India’s planned strategic gas reserve may come up as a joint venture of public sector companies or as a public-private partnership (PPP), two people familiar with the discussions said. The reserve may be set up as a separate entity on the lines of the Indian Strategic Petroleum Reserve Ltd (ISPRL), which can store 5.33 million tonnes of crude oil at its underground facilities at Visakhapatnam, Mangaluru and Padur. Talks for a strategic gas reserve have gained momentum after the Russian invasion of Ukraine last year snapped supplies and drove up prices. “It may be given to a public sector unit in the E&P (exploration and production) space to manage, which may form a joint venture. Public-private partnership is also being looked at,” one of the two people cited above said on the condition of anonymity. Exhausted oil wells may be used as reserves to store liquified natural gas (LNG), or entirely new LNG infrastructure may be constructed, the second person added. New infrastructure would include more LNG terminals and large underground salt caverns. “Either we can create a new LNG facility for storing the gas or use exhausted gas wells, where production has been stopped. But the problem with those wells is that there is a loss of efficiency. Only about 60% of the gas-filled into the well is recovered at the most,” the second person said. Several countries have built gas storage systems to ensure supply security. The US accounts for nearly a third of global gas storage, while Russia, Ukraine, Canada and Germany together account for another major portion. China also has gas storage facilities.
Russia ready to meet India’s oil needs at ‘market price’, Rosneft says

Russia was willing to meet India’s oil needs at ‘market price’, the CEO of top Russian oil major told Reuters on Monday. In December last year, the Group of Seven, the European Union and Australia enforced a price cap on crude oil at $60 per barrel, aiming to reduce Moscow’s ability to finance its war in Ukraine and preserve stability on the global oil market. Russia has emerged as the largest supplier of oil to India, replacing Iraq. When asked if Russia will give an additional stake to ONGC Videsh or other Indian companies in its Sakhalin-1 project, Rosneft CEO Igor Sechin said the decision to do so lay with the Russian government. Russia last year approved the requests of ONGC Videsh, the overseas investment arm of state-run Oil and Natural Gas Corp (ONGC.NS), and Sakhalin Oil and Gas Development Co(SODECO), a consortium of Japanese firms, to retain their 20% and 30% stake respectively in the project.
India wants Russian LNG

New Delhi is looking for a long-term contract to ensure its energy security. Russia’s largest liquefied natural gas (LNG) producer, Novatek, is poised to clinch a deal with India’s main gas distributor GAIL on long-term supplies, Reuters reported on Friday, citing industry sources.

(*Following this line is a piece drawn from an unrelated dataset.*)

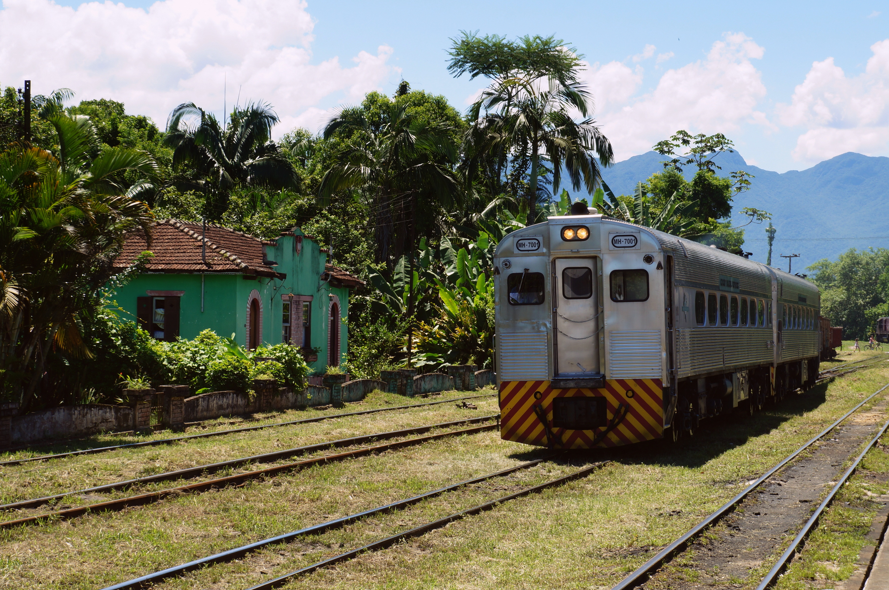 Morretes (PR)

A preliminary agreement may be signed as early as this week during a visit by Novatek Chairman Leonid Mikhelson to India for an energy conference, people familiar with the matter told the news outlet on condition of anonymity. The news comes as GAIL struggles to recover from its 93% slump in profits in the three months to December compared to a year earlier, resulting from a supply disruption on the part of a former unit of Russian energy giant Gazprom. GAIL had a 20-year contract with Gazprom Marketing and Trading Singapore (GMTS), a former unit of Berlin-based Gazprom Germania. Last year, German authorities took over Gazprom’s subsidiary, now called Sefe, as part of anti-Russia sanctions, without providing compensation payments. The Indian utility company was forced to resort to gas rationing, and slashed output at its petrochemicals plants after supplies under the deal with GMTS fell through.